One aspect of Linked Data that is often overlooked is that it can "future proof" information resources. If a project, or department, is closed down, its classification schemes and data sets can become unusable, but if stable URIs have been added to classification schemes there is more chance that people in the future will be able to use them.

Matt Bull of the Health Protection Agency explained how geospatial data is useful for health protection, such as tracking infectious diseases, or environmental hazard tracking. Epidemiology. Data is inherently social. Diseases are often linked to the environment - radon gas, social deprivations - and clinics, pharmacies, etc. have locations. This can be used to investigate treatment seeking behaviour as well as patterns of infection, in order to plan resourcing. For example, people often don't use their nearest clinic especially in cities, to seek treatment for sexually transmitted diseases. Such behaviour makes interpretation of data tricky.

Geospatial data is also useful for emergency and disaster planning and monitoring the effects of climate change on the prevalence of infectious diseases.

Stefan Carlyle, of the Environment Agency (EA), talked about the use of geospatial data is in incident management. One example was using geospatial information to model risk of failure of dam and plan an evacuation of the relevant area. Now it is a quick and easy operation that would not have been possible in past without huge effort. Risk assessments of flood defences can now be based on geospatial data and this can help prioritise asset management - e.g. management of flood defences.

Implementing semantic interoperability is a key aim, as is promoting good quality data, and this includes teaching staff to be good "data custodians". Provenance is key to understanding the trustworthiness of data sets.

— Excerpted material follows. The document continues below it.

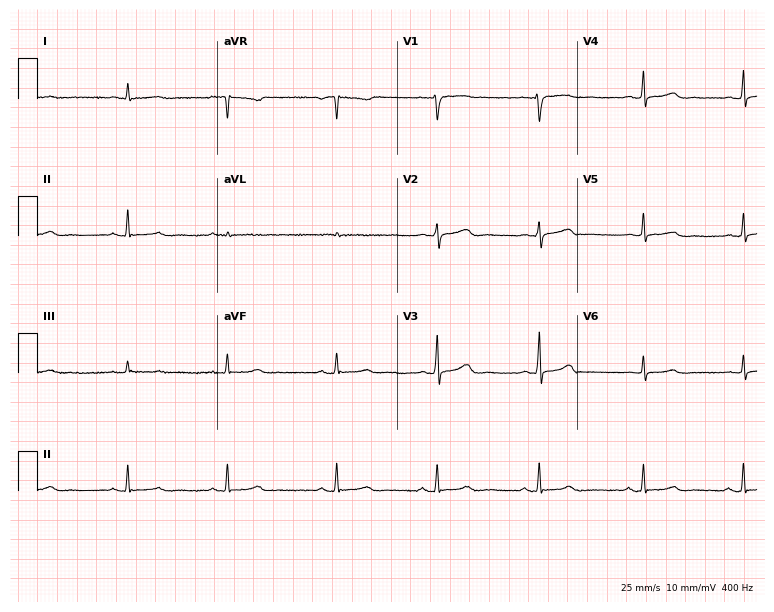
Electrocardiogram (7.3-second recording at 400 Hz), a female, 27 years old. Of the six screened findings (first-degree AV block, right bundle branch block, left bundle branch block, sinus bradycardia, atrial fibrillation, sinus tachycardia), none is recorded. Findings outside these six are not listed.

The EA is focussing on improving semantic interoperability by prioritising key data sets and standardising and linking those, rather than trying to do everything all at once. Transparency is another important aim of the EA's Linked and Open Data strategy and they provide search and browse tools to help people navigate their data sets. Big data and personal data are both becoming increasingly important, with projects to collect "crowd sourced" data providing useful information about local environments.

The EA estimates that its Linked Open Data approach produces about £5 million per year in benefits from reduced duplication of work and other efficiencies such as unifying regional data silos, and from sale of data to commercial organisations. The EA believes its location data will be at the heart of making it an exemplar of pragmatic approach to open Data and transparency.

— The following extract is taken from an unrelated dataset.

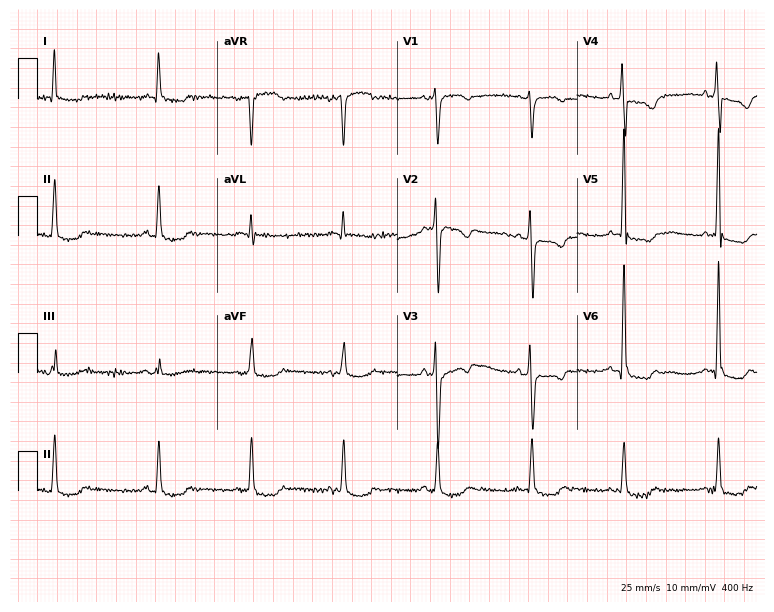
12-lead ECG from an 82-year-old female patient. No first-degree AV block, right bundle branch block (RBBB), left bundle branch block (LBBB), sinus bradycardia, atrial fibrillation (AF) or sinus tachycardia recorded for this tracing.

Carsten Ronsdorf from the Ordnance Survey described various location data standards, how they interact, and how they are used. BS7666 specifies that data quality should be included, so the accuracy of geospatial data is declared. Two key concepts for the OS are the Basic Land and Property Unit and the Unique Property Reference Number. Address data is heavily standardised to provide integration and facilitate practical use.

Nick Turner, also of the OS, then talked about the National Land and Property Gazetteer. The OS was instructed by the government to take over UK address data management because a number of public sector organisations were trying to maintain separate address databases. The OS formed a consortium with them and formed AddressBase.

AddressBase has three levels - basic postal addresses, AddressBase plus which includes addresses of buildings such as churches, temples, and mosques, and other data, and AddressBase premium, which includes details of buildings that no longer exist and buildings that are planned.

AddressBase is widely used as it allows organisations to refer to AddressBase to verify and update or to extract other address information that they need when they need it, rather than having to manage it all by themselves.